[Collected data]
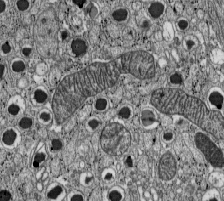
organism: C57BL Mouse
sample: Pancreatic islet
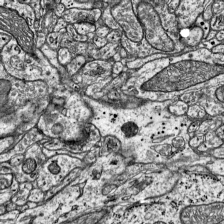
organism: Mouse
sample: Visual Cortex
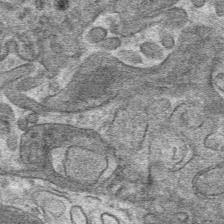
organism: Mouse
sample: Mouse hepatocytes
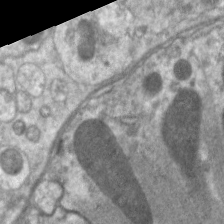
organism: C. elegans
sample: Pharynx
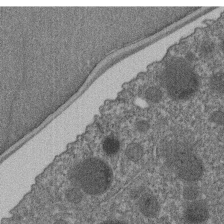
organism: C. elegans
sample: C. elegans embryo early stage
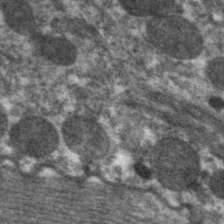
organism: C. elegans
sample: Pharynx
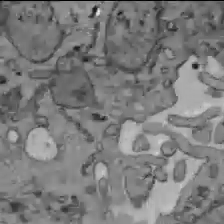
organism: C57BL Mouse
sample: Liver
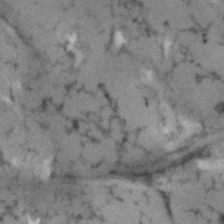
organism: Human
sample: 1205lu cells
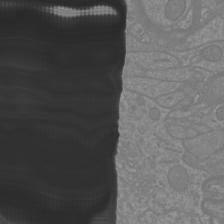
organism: Mouse
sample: Cortical neurons
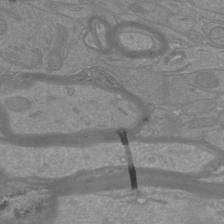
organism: Mouse
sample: Cortical neurons
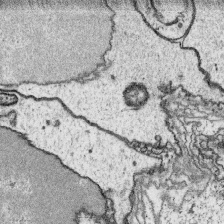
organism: Platynereis dumerilii
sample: Parapodia
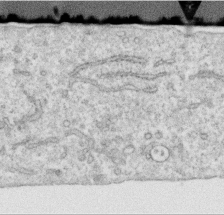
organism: Human
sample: Centriole in RPE cells
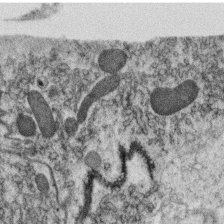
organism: C. elegans
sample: C. elegans oocyte; sperm cells
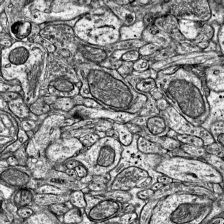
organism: Mouse
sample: Visual Cortex
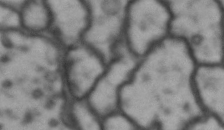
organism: Drosophila
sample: Brain
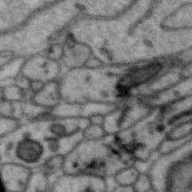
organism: Zebra finch
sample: Brain
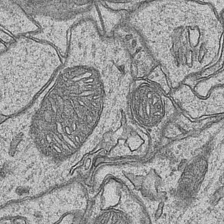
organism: Mouse
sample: CA1 Hippocampus
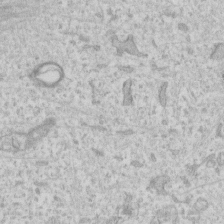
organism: Human
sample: Fibroblast cells
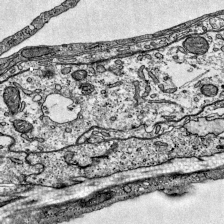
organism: Mouse
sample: Visual Cortex
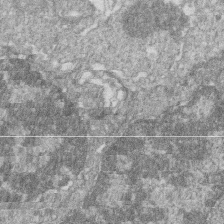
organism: Zebrafish
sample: Cilia; retinal pigment epithelium
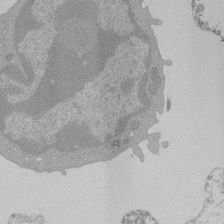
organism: Mouse
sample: Activated Pmel transgenic CD8+ T Cells
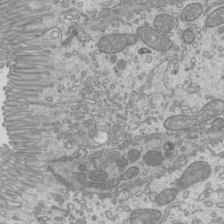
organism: Mouse
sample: Cilia; mouse epididymis
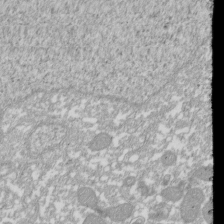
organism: Xenopus
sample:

Assigned task: The expected output is every record above, copied exactly, without pictures.

Solution to this exercise:
organism: C57BL Mouse
sample: Pancreatic islet
organism: Mouse
sample: Visual Cortex
organism: Mouse
sample: Mouse hepatocytes
organism: C. elegans
sample: Pharynx
organism: C. elegans
sample: C. elegans embryo early stage
organism: C. elegans
sample: Pharynx
organism: C57BL Mouse
sample: Liver
organism: Human
sample: 1205lu cells
organism: Mouse
sample: Cortical neurons
organism: Mouse
sample: Cortical neurons
organism: Platynereis dumerilii
sample: Parapodia
organism: Human
sample: Centriole in RPE cells
organism: C. elegans
sample: C. elegans oocyte; sperm cells
organism: Mouse
sample: Visual Cortex
organism: Drosophila
sample: Brain
organism: Zebra finch
sample: Brain
organism: Mouse
sample: CA1 Hippocampus
organism: Human
sample: Fibroblast cells
organism: Mouse
sample: Visual Cortex
organism: Zebrafish
sample: Cilia; retinal pigment epithelium
organism: Mouse
sample: Activated Pmel transgenic CD8+ T Cells
organism: Mouse
sample: Cilia; mouse epididymis
organism: Xenopus
sample:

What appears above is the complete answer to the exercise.